British breed of turkey

The Norfolk Black, also known as the Black Spanish or Black Turkey, is a British breed of domestic turkey. It is thought to derive from birds taken to Britain from Spain, where they had arrived with Spanish explorers returning from the New World.

It is generally considered the oldest turkey breed in the United Kingdom.

== History ==

Turkeys were brought to Europe by early conquistadors returning from the New World, and were introduced to Britain – probably from Spain – in the early sixteenth century. According to the Chronicle of the Kings of England of Richard Baker of 1643, this was in the fifteenth year of the reign of Henry VIII, or about 1524. William Strickland is often credited with bringing them. Blackbirds had occasionally been seen among New World flocks of wild birds; European breeders selectively bred for this colour. In England, turkey farming was carried out mainly in East Anglia, particularly in Norfolk.

In the seventeenth or eighteenth century, early colonists travelling to the New World took black-coloured turkeys with them. Cross-breeding of some of these with Meleagris gallopavo silvestris, the Eastern sub-species of the wild turkey, led to the later development of the Bronze, Narragansett and Slate breeds.

In the United Kingdom the breed was rescued from imminent disappearance in the 1930s. In 2026 its conservation status was listed by the Rare Breeds Survival Trust as 'priority' and in DAD-IS as 'unknown'; the last reported population data dates from 2002, when there were 1300 of the birds.

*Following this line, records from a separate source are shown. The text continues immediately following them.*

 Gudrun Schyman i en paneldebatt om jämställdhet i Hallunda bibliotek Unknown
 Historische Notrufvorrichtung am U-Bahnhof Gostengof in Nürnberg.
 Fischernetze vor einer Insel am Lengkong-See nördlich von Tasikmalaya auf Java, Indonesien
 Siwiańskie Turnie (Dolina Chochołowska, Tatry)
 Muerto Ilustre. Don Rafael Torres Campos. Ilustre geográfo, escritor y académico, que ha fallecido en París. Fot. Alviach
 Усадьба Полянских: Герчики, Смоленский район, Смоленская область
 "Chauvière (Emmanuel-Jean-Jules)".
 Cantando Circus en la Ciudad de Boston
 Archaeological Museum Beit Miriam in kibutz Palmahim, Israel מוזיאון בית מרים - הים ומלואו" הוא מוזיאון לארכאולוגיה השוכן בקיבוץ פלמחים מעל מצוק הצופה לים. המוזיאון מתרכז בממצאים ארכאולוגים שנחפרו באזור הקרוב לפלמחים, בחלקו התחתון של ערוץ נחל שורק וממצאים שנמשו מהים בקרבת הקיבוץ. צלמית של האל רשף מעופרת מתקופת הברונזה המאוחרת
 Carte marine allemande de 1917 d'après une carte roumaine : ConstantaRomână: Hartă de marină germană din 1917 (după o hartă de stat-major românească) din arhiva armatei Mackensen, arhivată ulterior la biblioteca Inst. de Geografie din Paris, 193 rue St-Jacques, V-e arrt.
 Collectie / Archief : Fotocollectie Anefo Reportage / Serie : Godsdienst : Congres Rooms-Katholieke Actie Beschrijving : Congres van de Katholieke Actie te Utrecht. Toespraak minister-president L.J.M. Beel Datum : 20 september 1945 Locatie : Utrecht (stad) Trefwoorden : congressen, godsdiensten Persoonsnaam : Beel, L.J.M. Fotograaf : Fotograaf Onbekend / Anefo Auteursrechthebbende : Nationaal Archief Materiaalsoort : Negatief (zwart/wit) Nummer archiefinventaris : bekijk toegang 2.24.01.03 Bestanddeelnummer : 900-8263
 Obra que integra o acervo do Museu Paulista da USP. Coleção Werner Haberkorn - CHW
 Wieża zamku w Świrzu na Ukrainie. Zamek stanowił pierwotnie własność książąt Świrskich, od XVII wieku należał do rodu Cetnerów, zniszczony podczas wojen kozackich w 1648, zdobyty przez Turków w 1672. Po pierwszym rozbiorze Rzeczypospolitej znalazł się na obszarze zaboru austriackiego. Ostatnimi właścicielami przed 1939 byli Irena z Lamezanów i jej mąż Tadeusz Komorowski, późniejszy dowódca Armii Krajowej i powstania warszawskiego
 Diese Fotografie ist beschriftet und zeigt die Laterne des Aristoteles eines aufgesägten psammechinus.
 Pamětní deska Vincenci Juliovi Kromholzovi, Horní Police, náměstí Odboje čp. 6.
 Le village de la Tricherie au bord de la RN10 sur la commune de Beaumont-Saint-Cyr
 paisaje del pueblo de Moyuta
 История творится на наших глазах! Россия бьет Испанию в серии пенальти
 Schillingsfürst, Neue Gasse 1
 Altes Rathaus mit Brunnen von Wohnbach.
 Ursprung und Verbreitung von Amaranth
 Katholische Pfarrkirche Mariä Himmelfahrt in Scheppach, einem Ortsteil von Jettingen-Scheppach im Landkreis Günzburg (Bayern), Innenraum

In the United States it was commercially farmed until the development of the Broad Breasted Bronze and Broad Breasted White in the early twentieth century. Fairly common in Europe, they are considered an endangered variety of heritage turkey today by the American Livestock Breeds Conservancy, A 1998 census conducted by the American Livestock Breeds Conservancy found that only 200 Black Spanish turkeys remained in the United States, which just 15 different breeders were raising. To help with conservation efforts, the Accokeek Foundation helped reintroduce this bird to the Potomac River tidewater region by sharing breeding stock with other historical museums and local farmers. A rafter of Black Spanish turkeys is currently being preserved by the Heritage Breed Livestock Conservation Program within the National Colonial Farm at Piscataway Park to increase public awareness of this threatened breed.